Collection entries:
-*-
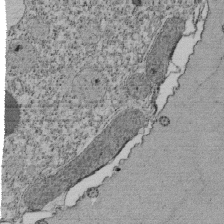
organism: Tetrahymena
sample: Cilia in tetrahymena
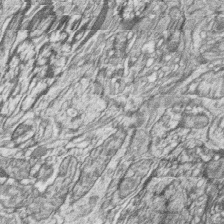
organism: Zebrafish
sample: synaptic ribbons in rod cells and cone cells
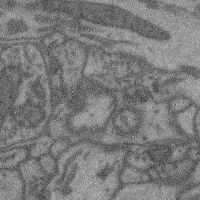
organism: Mouse
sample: Cerebral cortex
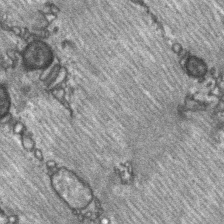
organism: C57BL Mouse
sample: Soleus
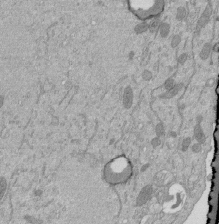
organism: Mouse
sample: ED-1 cell nuclei; centrioles
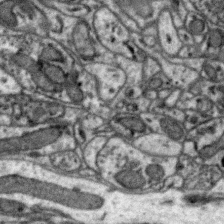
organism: Zebra finch
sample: Brain
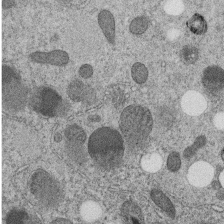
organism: C. elegans
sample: C. elegans embryo early stage
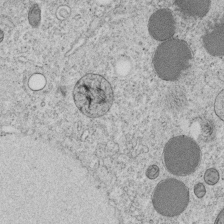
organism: C. elegans
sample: C. elegans embryo early stage
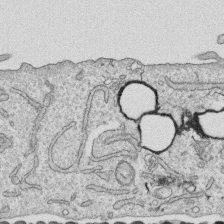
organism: Human
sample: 1205lu cells
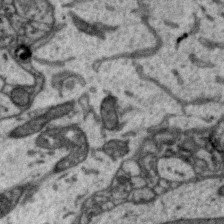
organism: Zebra finch
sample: Brain
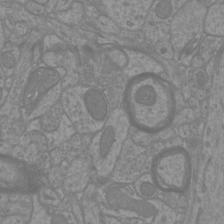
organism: Mouse
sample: Cortical neurons
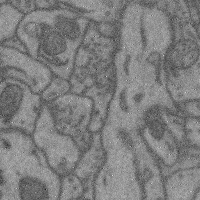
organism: Mouse
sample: Cerebral cortex
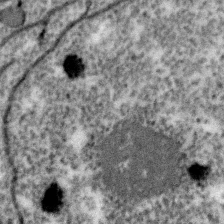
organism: Zebra finch
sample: Brain
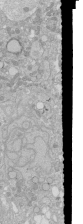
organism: Human
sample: Caco-2 cells
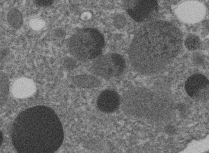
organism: C. elegans
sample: C. elegans embryo early stage
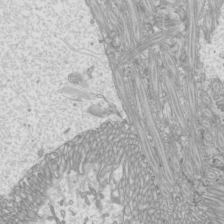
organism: Mouse
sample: Cilia; mouse epididymis
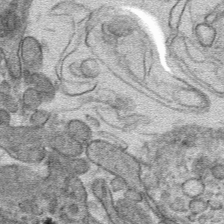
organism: Mouse
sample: Mouse hepatocytes
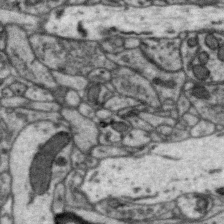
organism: Zebra finch
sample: Brain
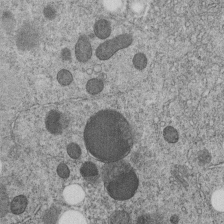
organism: C. elegans
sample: C. elegans embryo early stage
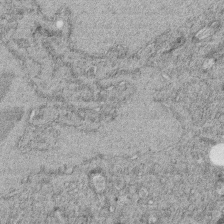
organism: C. elegans
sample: C. elegans embryo early stage
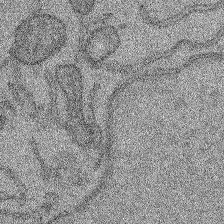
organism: Human
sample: HeLa cells
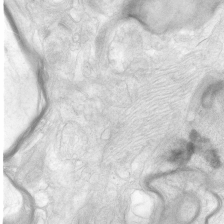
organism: Human
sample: Neocortex
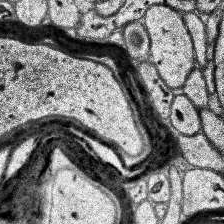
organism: Human
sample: Temporal Lobe
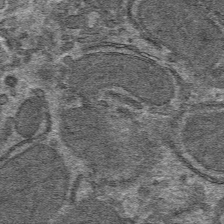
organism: Mouse
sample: Mouse hepatocytes
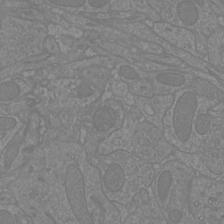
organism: Mouse
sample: Cortical neurons
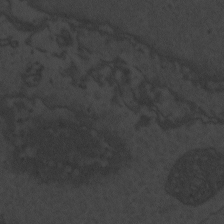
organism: Zebrafish
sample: Macrophage infected with Toxoplasma gondii
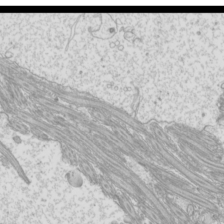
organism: Mouse
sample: Cilia; mouse epididymis
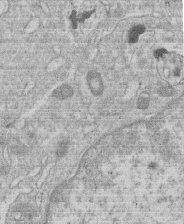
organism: Human
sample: Macrophage cells
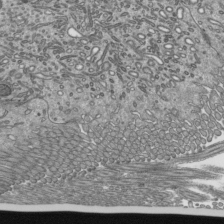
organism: Mouse
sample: Mouse epididymis efferent ductule cilia
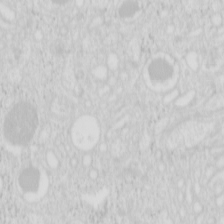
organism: Mouse
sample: Pancreas
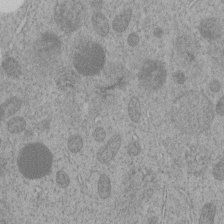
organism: C. elegans
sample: C. elegans embryo early stage
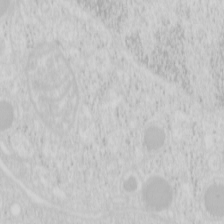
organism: Mouse
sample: Pancreas
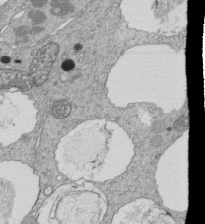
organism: Tetrahymena
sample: Cilia in tetrahymena
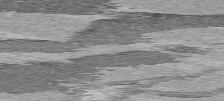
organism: C57BL Mouse
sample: Heart
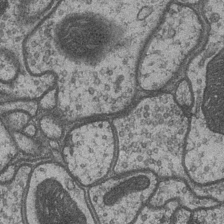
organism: Drosophila
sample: Optic medulla
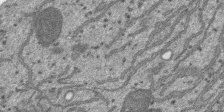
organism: Human
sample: Lung epithelial cells infected with SARS-CoV-2
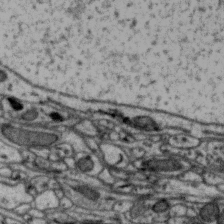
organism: Zebra finch
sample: Brain
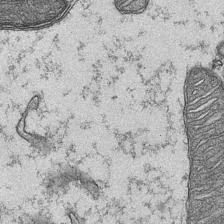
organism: Mouse
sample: CA1 Hippocampus
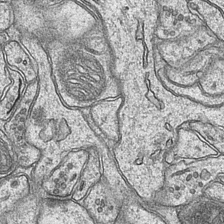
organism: Mouse
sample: CA1 Hippocampus
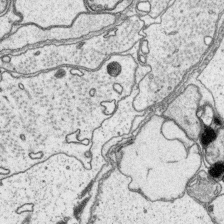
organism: Platynereis dumerilii
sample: Parapodia
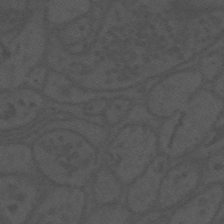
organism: Mouse
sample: Suprachiasmatic nucleus
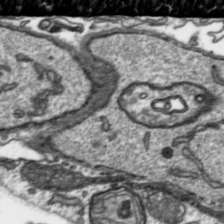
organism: Toxoplasma gondii
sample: Parasites in a vacuole inside a host cell
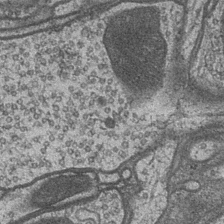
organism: Drosophila
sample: Optic medulla
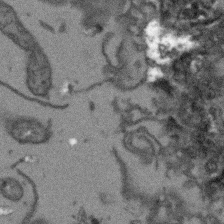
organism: Arabidopsis thaliana
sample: Root tip
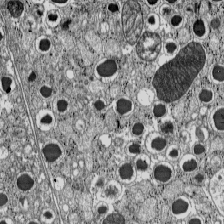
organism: C57BL Mouse
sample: Pancreatic islet
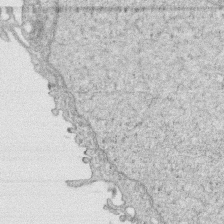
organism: Human
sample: HeLa cell HIV synapse
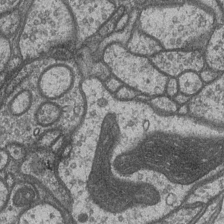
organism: Drosophila
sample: Optic medulla
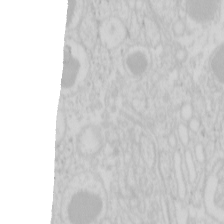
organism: Mouse
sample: Pancreas
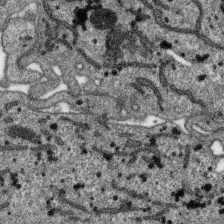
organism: Human
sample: Lung epithelial cells infected with SARS-CoV-2
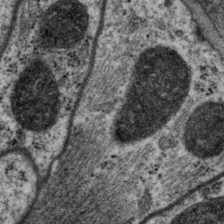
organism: P. pacificus
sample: Pharynx
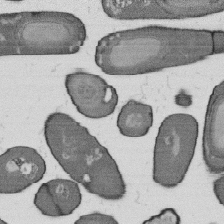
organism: B. subtilis
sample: Bacterial spore
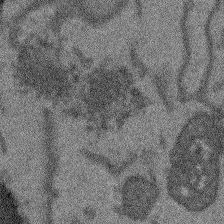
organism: Arabidopsis thaliana
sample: Root tip
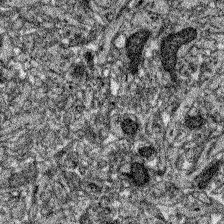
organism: Zebrafish
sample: Larval olfactory bulb
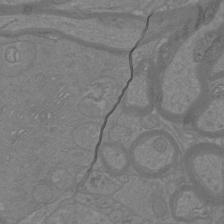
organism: Mouse
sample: Cortical neurons
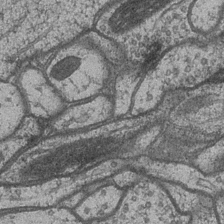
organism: Drosophila
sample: Optic medulla
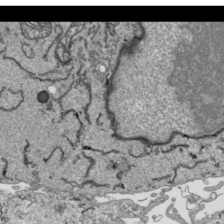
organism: Human
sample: Mitochondria in HCT116 cells
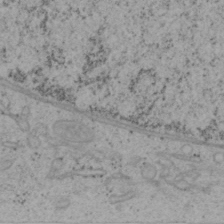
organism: Human
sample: HeLa cells
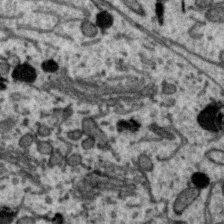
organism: Zebra finch
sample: Brain
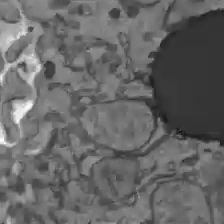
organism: C57BL Mouse
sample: Liver
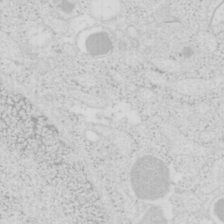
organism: Mouse
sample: Pancreas
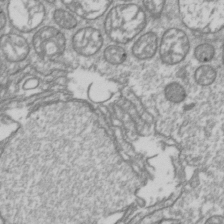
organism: Drosophila
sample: Cell division; meiosis; drosophila spermatocytes
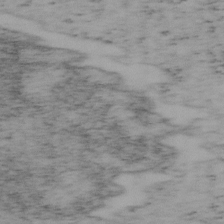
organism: Mouse
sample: OT-I killer T cells with ID8 ovarian cancer cells
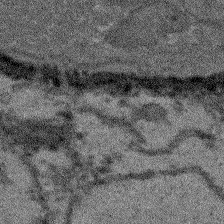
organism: Arabidopsis thaliana
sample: Root tip
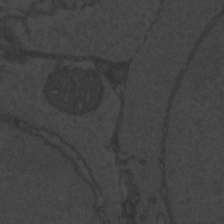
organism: Zebrafish
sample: Macrophage infected with Toxoplasma gondii
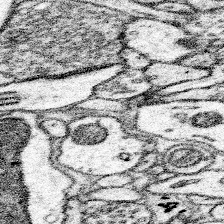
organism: Mouse
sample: Somatosensory cortex neuropil
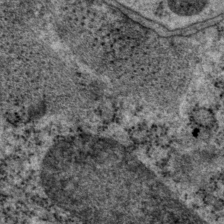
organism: P. pacificus
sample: Pharynx
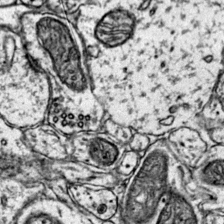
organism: Mouse
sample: Primary visual cortex
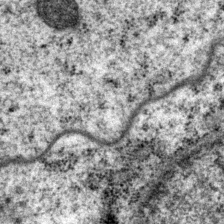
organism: P. pacificus
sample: Pharynx
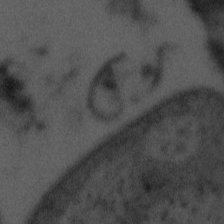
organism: Tuwongella immobilis
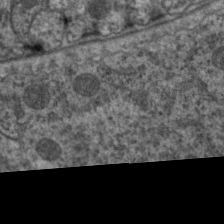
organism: C. elegans
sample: Pharynx
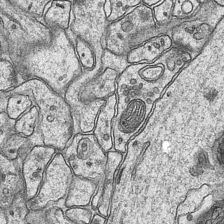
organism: Mouse
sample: CA1 Hippocampus
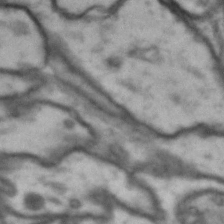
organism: Drosophila
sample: Brain
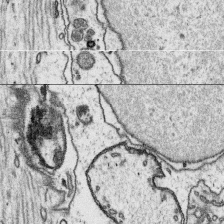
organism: Platynereis dumerilii
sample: Parapodia
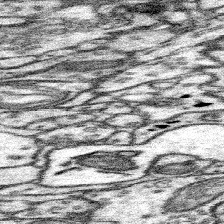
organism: Mouse
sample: Somatosensory cortex neuropil
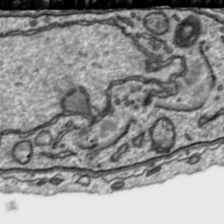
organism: Toxoplasma gondii
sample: Parasites in a vacuole inside a host cell
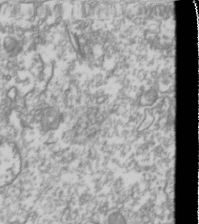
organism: Drosophila
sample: Cell division; meiosis; drosophila spermatocytes
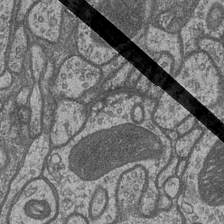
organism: Drosophila
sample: Optic medulla
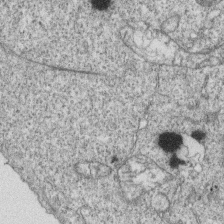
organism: Human
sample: HeLa cell HIV synapse
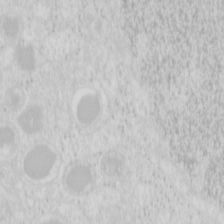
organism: Mouse
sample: Pancreas
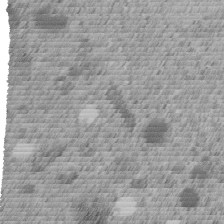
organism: C. elegans
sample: C. elegans embryo early stage
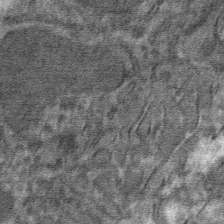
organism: Mouse
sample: Mouse hepatocytes
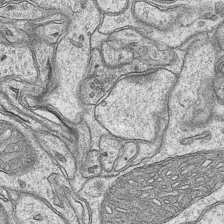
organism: Mouse
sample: CA1 Hippocampus
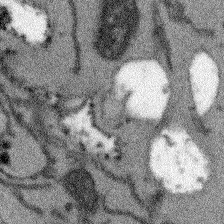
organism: Arabidopsis thaliana
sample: Root tip
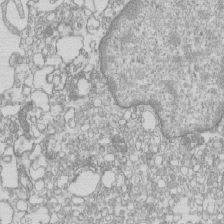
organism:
-*-
Whatever pictures the entries contain, omit them, and write the rest out exactly.

organism: Tetrahymena
sample: Cilia in tetrahymena
organism: Zebrafish
sample: synaptic ribbons in rod cells and cone cells
organism: Mouse
sample: Cerebral cortex
organism: C57BL Mouse
sample: Soleus
organism: Mouse
sample: ED-1 cell nuclei; centrioles
organism: Zebra finch
sample: Brain
organism: C. elegans
sample: C. elegans embryo early stage
organism: C. elegans
sample: C. elegans embryo early stage
organism: Human
sample: 1205lu cells
organism: Zebra finch
sample: Brain
organism: Mouse
sample: Cortical neurons
organism: Mouse
sample: Cerebral cortex
organism: Zebra finch
sample: Brain
organism: Human
sample: Caco-2 cells
organism: C. elegans
sample: C. elegans embryo early stage
organism: Mouse
sample: Cilia; mouse epididymis
organism: Mouse
sample: Mouse hepatocytes
organism: Zebra finch
sample: Brain
organism: C. elegans
sample: C. elegans embryo early stage
organism: C. elegans
sample: C. elegans embryo early stage
organism: Human
sample: HeLa cells
organism: Human
sample: Neocortex
organism: Human
sample: Temporal Lobe
organism: Mouse
sample: Mouse hepatocytes
organism: Mouse
sample: Cortical neurons
organism: Zebrafish
sample: Macrophage infected with Toxoplasma gondii
organism: Mouse
sample: Cilia; mouse epididymis
organism: Human
sample: Macrophage cells
organism: Mouse
sample: Mouse epididymis efferent ductule cilia
organism: Mouse
sample: Pancreas
organism: C. elegans
sample: C. elegans embryo early stage
organism: Mouse
sample: Pancreas
organism: Tetrahymena
sample: Cilia in tetrahymena
organism: C57BL Mouse
sample: Heart
organism: Drosophila
sample: Optic medulla
organism: Human
sample: Lung epithelial cells infected with SARS-CoV-2
organism: Zebra finch
sample: Brain
organism: Mouse
sample: CA1 Hippocampus
organism: Mouse
sample: CA1 Hippocampus
organism: Platynereis dumerilii
sample: Parapodia
organism: Mouse
sample: Suprachiasmatic nucleus
organism: Toxoplasma gondii
sample: Parasites in a vacuole inside a host cell
organism: Drosophila
sample: Optic medulla
organism: Arabidopsis thaliana
sample: Root tip
organism: C57BL Mouse
sample: Pancreatic islet
organism: Human
sample: HeLa cell HIV synapse
organism: Drosophila
sample: Optic medulla
organism: Mouse
sample: Pancreas
organism: Human
sample: Lung epithelial cells infected with SARS-CoV-2
organism: P. pacificus
sample: Pharynx
organism: B. subtilis
sample: Bacterial spore
organism: Arabidopsis thaliana
sample: Root tip
organism: Zebrafish
sample: Larval olfactory bulb
organism: Mouse
sample: Cortical neurons
organism: Drosophila
sample: Optic medulla
organism: Human
sample: Mitochondria in HCT116 cells
organism: Human
sample: HeLa cells
organism: Zebra finch
sample: Brain
organism: C57BL Mouse
sample: Liver
organism: Mouse
sample: Pancreas
organism: Drosophila
sample: Cell division; meiosis; drosophila spermatocytes
organism: Mouse
sample: OT-I killer T cells with ID8 ovarian cancer cells
organism: Arabidopsis thaliana
sample: Root tip
organism: Zebrafish
sample: Macrophage infected with Toxoplasma gondii
organism: Mouse
sample: Somatosensory cortex neuropil
organism: P. pacificus
sample: Pharynx
organism: Mouse
sample: Primary visual cortex
organism: P. pacificus
sample: Pharynx
organism: Tuwongella immobilis
organism: C. elegans
sample: Pharynx
organism: Mouse
sample: CA1 Hippocampus
organism: Drosophila
sample: Brain
organism: Platynereis dumerilii
sample: Parapodia
organism: Mouse
sample: Somatosensory cortex neuropil
organism: Toxoplasma gondii
sample: Parasites in a vacuole inside a host cell
organism: Drosophila
sample: Cell division; meiosis; drosophila spermatocytes
organism: Drosophila
sample: Optic medulla
organism: Human
sample: HeLa cell HIV synapse
organism: Mouse
sample: Pancreas
organism: C. elegans
sample: C. elegans embryo early stage
organism: Mouse
sample: Mouse hepatocytes
organism: Mouse
sample: CA1 Hippocampus
organism: Arabidopsis thaliana
sample: Root tip
organism:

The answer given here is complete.